Re: [PATCH 1/1] sched: Consider CPU contention in frequency & load-balance busiest CPU selection

From: Vincent Guittot
Date: Fri May 05 2023 - 04:24:00 EST


On Thu, 4 May 2023 at 19:11, Dietmar Eggemann <dietmar.eggemann@xxxxxxx> wrote:
>
> On 03/05/2023 18:08, Vincent Guittot wrote:
> > On Thu, 6 Apr 2023 at 17:50, Dietmar Eggemann <dietmar.eggemann@xxxxxxx> wrote:
> >>
> >> Use new cpu_boosted_util_cfs() instead of cpu_util_cfs().
> >>
> >> The former returns max(util_avg, runnable_avg) capped by max CPU
> >> capacity. CPU contention is thereby considered through runnable_avg.
> >>
> >> The change in load-balance only affects migration type `migrate_util`.
> >
> > would be good to get some figures to show the benefit
>
> Yes. Will add JankbenchX on Pixel6 for sugov_get_util() and `perf bench
> sched messaging` on Ampere Altra with the next version.
>
> >> Suggested-by: Vincent Guittot <vincent.guittot@xxxxxxxxxx>
> >> Signed-off-by: Dietmar Eggemann <dietmar.eggemann@xxxxxxx>
> >> ---
> >> kernel/sched/cpufreq_schedutil.c | 3 ++-
> >> kernel/sched/fair.c | 2 +-
> >> kernel/sched/sched.h | 19 +++++++++++++++++++
> >> 3 files changed, 22 insertions(+), 2 deletions(-)
> >>
> >> diff --git a/kernel/sched/cpufreq_schedutil.c b/kernel/sched/cpufreq_schedutil.c
> >> index e3211455b203..728b186cd367 100644
> >> --- a/kernel/sched/cpufreq_schedutil.c
> >> +++ b/kernel/sched/cpufreq_schedutil.c
> >> @@ -158,7 +158,8 @@ static void sugov_get_util(struct sugov_cpu *sg_cpu)
> >> struct rq *rq = cpu_rq(sg_cpu->cpu);
> >>
> >> sg_cpu->bw_dl = cpu_bw_dl(rq);
> >> - sg_cpu->util = effective_cpu_util(sg_cpu->cpu, cpu_util_cfs(sg_cpu->cpu),
> >> + sg_cpu->util = effective_cpu_util(sg_cpu->cpu,
> >> + cpu_boosted_util_cfs(sg_cpu->cpu),
> >
> > Shouldn't we have a similar change in feec to estimate correctly which
> > OPP/ freq will be selected by schedutil ?
>
> Yes, this should be more correct.
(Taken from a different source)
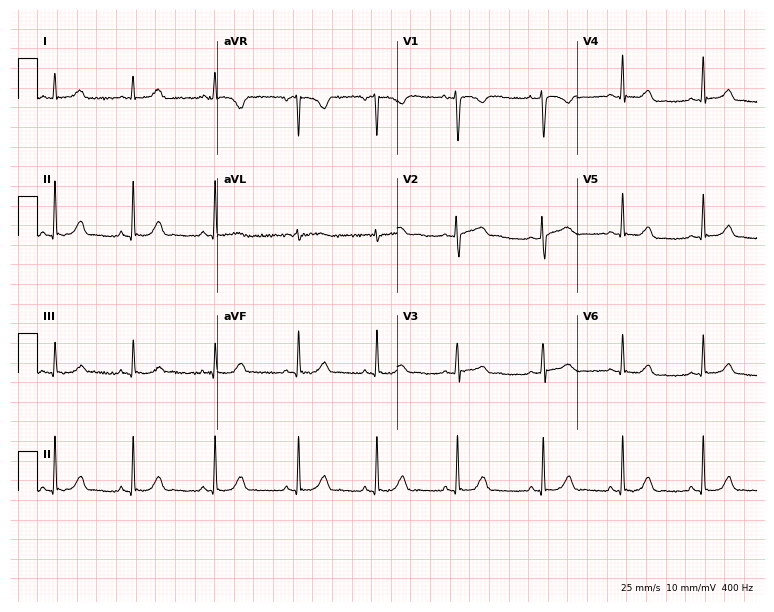
Standard 12-lead ECG recorded from a 21-year-old female patient (7.3-second recording at 400 Hz). Read as a normal ECG.
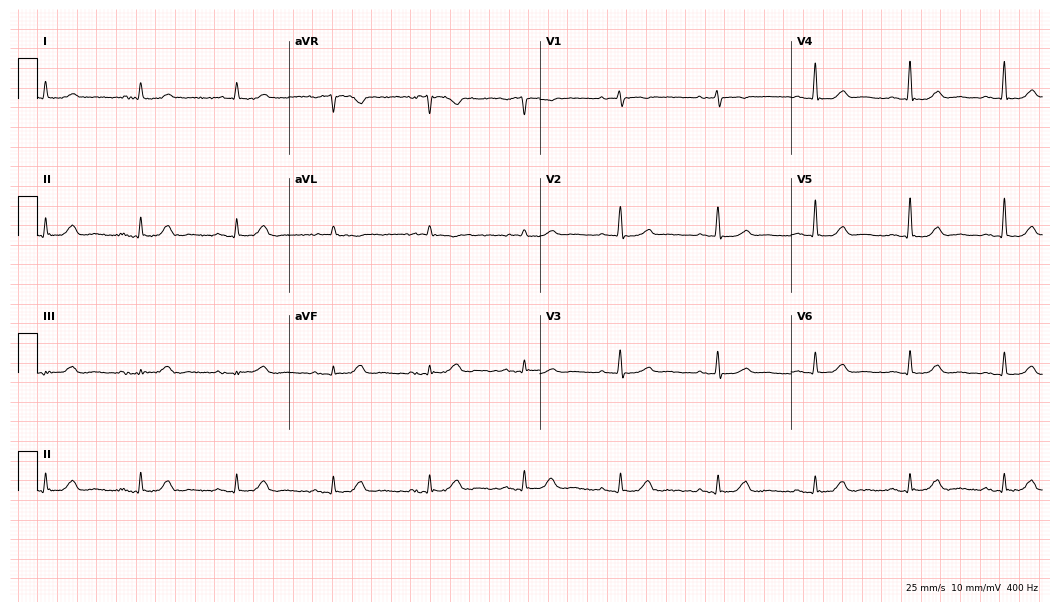
Resting 12-lead electrocardiogram (10.2-second recording at 400 Hz). Patient: a woman, 69 years old. Read as a normal ECG.

Schedutil and EAS should see the world
> the same way.
>
> But IMHO only for the
>
> find_energy_efficient_cpu()
> compute_energy()
> eenv_pd_max_util()
> util = cpu_util_next(..., p, ...)
> effective_cpu_util(..., util, FREQUENCY_UTIL, ...)
> ^^^^^^^^^^^^^^
yes only to get same max utilization and as a result the same OPP as schedutil

> case.
>
> Not sure what I do for the task contribution? We use
> task_util(p)/_task_util_est(p) inside cpu_util_next().
> Do I have to consider p->se.avg.runnable_avg as well?

hmm, I would stay with util_avg for now

>
> I don't think that we have a testcase showing any diff for this change
> individually though.
>
> [...]